11 Marzo 2020

I nostri giovani, chi lo direbbe?…

Svetlana Panič

Filologa, traduttrice, è ricercatrice presso l’Istituto Solženicyn “Casa dell’Emigrazione russa”, Mosca.

Questa l’ho appena sentita.
Nella stazione metro Serpuchovskaja arrivano due – come avrebbe detto mia nonna – giovani fanciulle. Con loro un ragazzotto con l’aria alternativa.
«Ormai siamo in ritardo per la prima lezione – dice con soddisfazione il ragazzotto: – fa niente, vado al bar a leggere Brodskij».
«Io invece farò un po’ di copiaincolla per la tesina» confida il suo programma una fanciulla.
«Quale, quella di storia?».
«Sì. Tanto mica la legge. Per cui io non me la caccio troppo, non sto neanche a riscrivere, faccio copiaincolla».
«Io invece la scrivo proprio – annuncia il ragazzotto, – su Stalin».

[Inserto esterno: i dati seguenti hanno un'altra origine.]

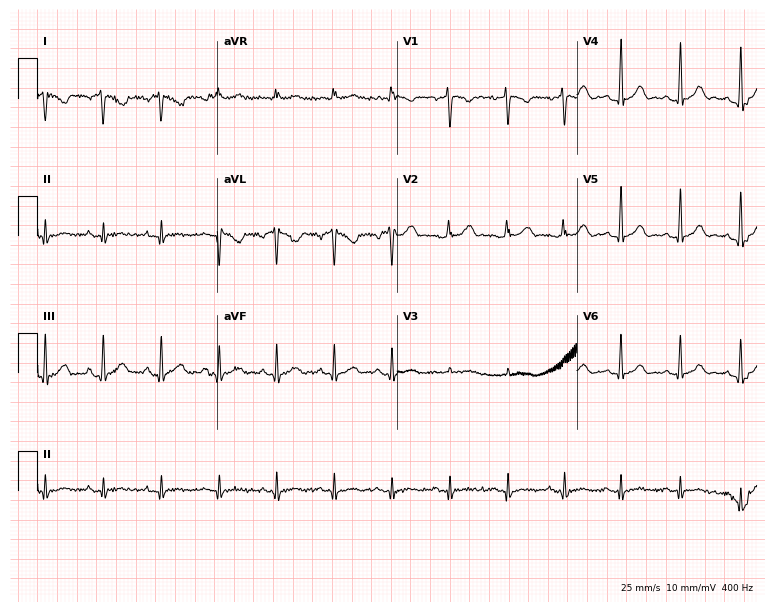
Electrocardiogram (7.3-second recording at 400 Hz), a 19-year-old female patient. Of the six screened findings (first-degree AV block, right bundle branch block (RBBB), left bundle branch block (LBBB), sinus bradycardia, atrial fibrillation (AF), sinus tachycardia), none is recorded. Findings outside these six are not listed.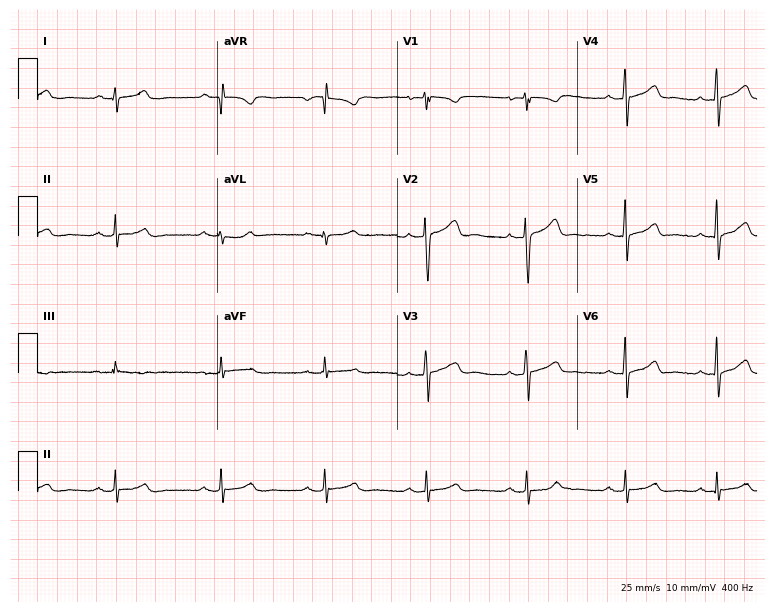
12-lead ECG from a 26-year-old woman. Screened for six findings — first-degree AV block, right bundle branch block, left bundle branch block, sinus bradycardia, atrial fibrillation, sinus tachycardia — none is recorded.

Le due fanciulle lo fissano con uno sguardo sinceramente sbalordito e insieme pieno di autentico orrore.

«Ho scelto io. Mio nonno mi ha raccontato tutto su di lui, roba che non assomiglia per niente a quel che ci dicono. Mi ha detto che Stalin era una m…, che ha messo in galera mezzo paese, tutti innocenti; che era amico di Hitler, e che se prima della guerra non avesse messo dentro tutti i generali intelligenti, le perdite sarebbero state infinitamente minori. E poi, dopo la guerra, ha mandato di nuovo in lager tutti quelli che erano caduti prigionieri…».
«Ma tu non hai paura?», chiede con beata noncuranza una delle fanciulle.
«Eh, non me la terranno buona, mi abbasseranno i voti. Magari mi toglieranno la borsa. Però resterò una persona libera, come Brodskij. Mica per niente lo leggo».